IF 1 4区 生物学 Q4 BIOCHEMICAL RESEARCH METHODS Pub Date : 2019-11-15 eCollection Date: 2019-01-01 DOI: 10.1186/s13015-019-0157-4
Christophe Ambroise, Alia Dehman, Pierre Neuvial, Guillem Rigaill, Nathalie Vialaneix

Background: Genomic data analyses such as Genome-Wide Association Studies (GWAS) or Hi-C studies are often faced with the problem of partitioning chromosomes into successive regions based on a similarity matrix of high-resolution, locus-level measurements. An intuitive way of doing this is to perform a modified Hierarchical Agglomerative Clustering (HAC), where only adjacent clusters (according to the ordering of positions within a chromosome) are allowed to be merged. But a major practical drawback of this method is its quadratic time and space complexity in the number of loci, which is typically of the order of 10 4 to 10 5 for each chromosome.

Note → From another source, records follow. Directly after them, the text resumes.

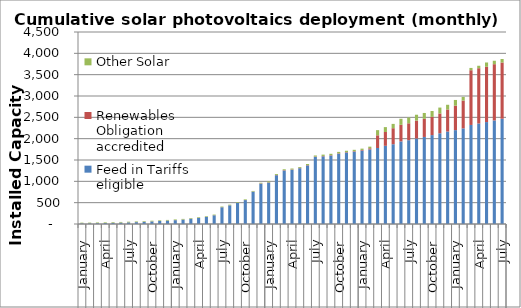
| Category | Feed in Tariffs eligible | Renewables Obligation accredited | Other Solar |
|---|---|---|---|
| 0 | 14.962 | 2.081 | 14.6 |
| 1 | 16.347 | 2.09 | 14.6 |
| 2 | 18.868 | 2.113 | 14.6 |
| 3 | 21.506 | 2.135 | 14.6 |
| 4 | 25.806 | 2.147 | 14.6 |
| 5 | 31.384 | 2.165 | 14.6 |
| 6 | 37.287 | 2.183 | 14.6 |
| 7 | 43.082 | 2.19 | 14.6 |
| 8 | 50.612 | 2.196 | 14.6 |
| 9 | 59.987 | 2.207 | 14.6 |
| 10 | 70.571 | 2.219 | 14.6 |
| 11 | 78.599 | 2.231 | 14.6 |
| 12 | 89.794 | 2.231 | 14.6 |
| 13 | 102.733 | 2.231 | 14.6 |
| 14 | 122.538 | 2.248 | 14.6 |
| 15 | 141.7 | 2.256 | 14.6 |
| 16 | 165.21 | 2.294 | 14.6 |
| 17 | 203.972 | 2.327 | 14.6 |
| 18 | 392.006 | 2.344 | 14.6 |
| 19 | 436.755 | 2.374 | 14.6 |
| 20 | 493.164 | 2.427 | 14.6 |
| 21 | 560.377 | 2.519 | 14.6 |
| 22 | 757.385 | 2.615 | 14.6 |
| 23 | 945.047 | 7.256 | 14.6 |
| 24 | 969.474 | 7.387 | 20.6 |
| 25 | 1143.044 | 7.442 | 20.6 |
| 26 | 1253.799 | 8.415 | 20.6 |
| 27 | 1271.211 | 8.505 | 20.6 |
| 28 | 1307.234 | 8.56 | 20.6 |
| 29 | 1372.167 | 8.662 | 26.1 |
| 30 | 1571.187 | 8.74 | 26.1 |
| 31 | 1585.735 | 9.137 | 31.5 |
| 32 | 1604.448 | 9.518 | 31.5 |
| 33 | 1648.424 | 10.238 | 31.5 |
| 34 | 1674.357 | 11.026 | 31.5 |
| 35 | 1695.894 | 11.546 | 31.5 |
| 36 | 1720.51 | 14.738 | 31.5 |
| 37 | 1748.207 | 26.37 | 38.22 |
| 38 | 1781.863 | 297.055 | 120.836 |
| 39 | 1832.652 | 323.873 | 114.33 |
| 40 | 1869.338 | 375.856 | 101.196 |
| 41 | 1936.035 | 388.684 | 141.9 |
| 42 | 1964.226 | 395.708 | 136.849 |
| 43 | 2004.124 | 419.309 | 137.447 |
| 44 | 2040.065 | 424.497 | 137.744 |
| 45 | 2083.539 | 426.87 | 138.06 |
| 46 | 2126.36 | 463.663 | 138.884 |
| 47 | 2166.848 | 516.716 | 110.721 |
| 48 | 2200.171 | 573.992 | 132.855 |
| 49 | 2241.142 | 651.996 | 86.007 |
| 50 | 2321.465 | 1282.715 | 53.547 |
| 51 | 2355.75 | 1295.554 | 57.361 |
| 52 | 2389.051 | 1296.243 | 100.272 |
| 53 | 2427.141 | 1318.424 | 80.393 |
| 54 | 2466.279 | 1318.424 | 82.271 |

Results: By assuming that the similarity between physically distant objects is negligible, we are able to propose an implementation of adjacency-constrained HAC with quasi-linear complexity. This is achieved by pre-calculating specific sums of similarities, and storing candidate fusions in a min-heap. Our illustrations on GWAS and Hi-C datasets demonstrate the relevance of this assumption, and show that this method highlights biologically meaningful signals. Thanks to its small time and memory footprint, the method can be run on a standard laptop in minutes or even seconds.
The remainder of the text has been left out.